At the Yerawada Jail in Pune, every new prisoner first goes in a new barrack where he stays put for three days and from there to the second barrack where he is asked to stay for another 10-11 days. Twenty separate cells are allocated for inmates showing COVID-19 related symptoms, for the purposes of quarantine. Following a Supreme Court suggestion on March 23, states have started releasing inmates on bail for 30-60 days, sending them home for quarantine. Earlier, in the last week of March, Maharashtra Home Minister Anil Deshmukh directed the state to release as many as 11,000 convicted and undertrial prisoners. 

However, a daughter's pleas for her sexagenarian mother's release from the Byculla jail in Mumbai during the pandemic has fallen on deaf ears. Professor Shoma Sen, head of the English literature department at Nagpur University and champion of women's rights has been in prison since June 6, 2018 when she was arrested with eight other intellectuals in relation with the Bhima Koregaon case. "The last time I met my mother was on February 29 and that too for 15 minutes only. All meetings at the jail have been cancelled in the wake of the nationwide lockdown due to the COVID-19 pandemic," said Koel Sen, Shoma Sen's daughter in a post on Amnesty International. 

Even as the Maharashtra state home ministry notified the release of 11,000 inmates from prisons across the state for 45 days on emergency parole, those accused under the Unlawful Activities Prevention Act (UAPA)—nine Bhima Koregaon activists have been charged under this Act—cannot be allowed to get out of the prison. "They have been allowed to call their families from jail but only for two minutes, using only one mobile phone shared by three thousand prisoners. I have not even received that two minute phone call from my mother yet. This situation is quite frightening considering the coronavirus pandemic. My mother suffers from anxiety, hypertension, arthritis, glaucoma and low immunity," said Koel. 

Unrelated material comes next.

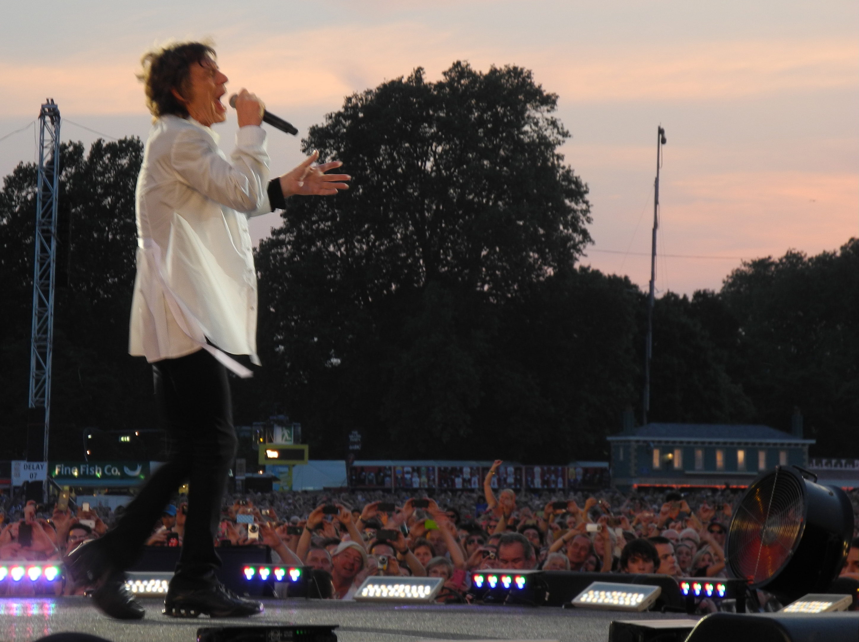 Concerto dei Rolling Stones ad Hyde Park per il tour '50 and counting...' del 2013, Mick Jagger

According to National Crime Records Bureau statistics for the year 2018, the prisons in India have an average occupancy rate of 117.6 per cent. Majority of the prison population (69.4 per cent ) are undertrials. Overcrowding in a confined space is a major  health risk as it compromises hygiene and facilitates the spread of infectious diseases—and is a context in which COVID 19 could rapidly spread. Reports have already filtered in about rioting due to panic in some of the prisons. 

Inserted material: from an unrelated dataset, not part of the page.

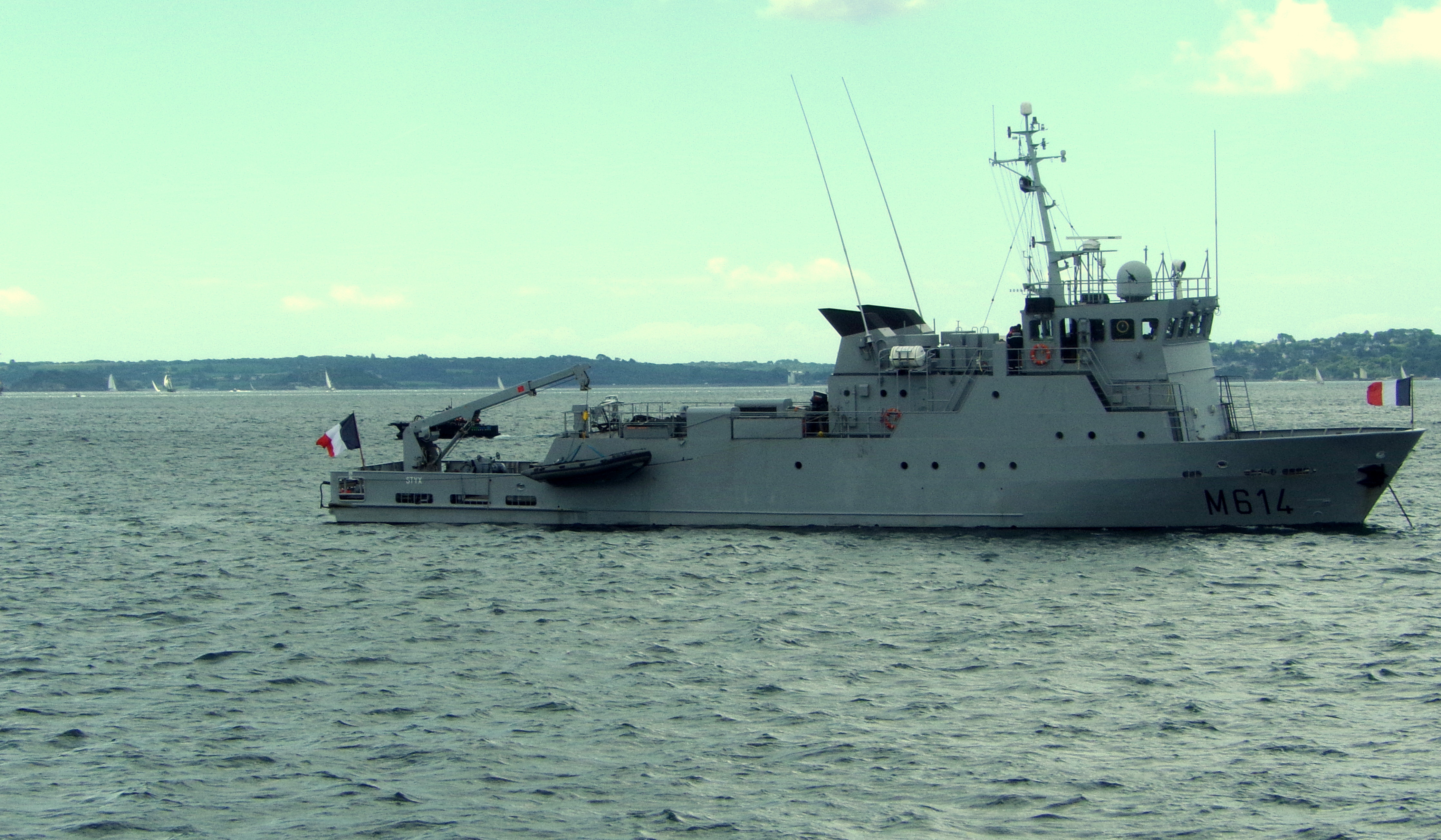 Le bâtiment-base de plongeurs démineurs Styx (M614) en rade-abri

"Jan Swasthya Abhiyaan acknowledges and appreciates the steps taken by the Supreme Court of India and certain states to prevent the spread of the disease in prisons. But much more urgent action is needed. To combat the spread of COVID-19, it is imperative, noted by the Supreme Court, to focus on decongestion of prisons as well as improving the living condition in prisons. There need to be clear and cogent guidelines for prisons across the country to tackle the pandemic," said Kamayani Bali Mahabal, health and human rights activist with Jan Swasthya Abhiyaan. 

In a letter to the home ministry, National Human Rights Commission, state human rights commissions and to the Supreme Court, JSA made a few recommendations such as the release on bail of prisoners above 60 years of age, women prisoners with children below six years and those who have pre-existing health conditions keeping in mind their increased susceptibility to the virus, holding of court camps in every prison to ensure early release without exposure to external public spaces, medical checkup of every prisoner for relevant symptoms before the release, provision of transport facilities to all the released prisoners so as to ensure they have the means to reach their houses during the lockdown, and the setting up of a prison for a biweekly or weekly phone call to the family as is already being done in Tamil Nadu and Maharashtra, among others. 

"Once the prisoners are allowed to go, there should be a facility that will transport them to their destination. But as happened at Arthur Road Jail, the prisoners were simply left waiting outside the jail not knowing what to do," said Mahabal.

"Prisoners should be immediately informed about the COVID-19 pandemic, how to prevent themselves getting the infection and the possible symptoms. and the health and hygiene systems must be improved to include more spaces for bathing and more mobile toilets, soap, sufficient water and sanitizer for each prisoner, among others," she added.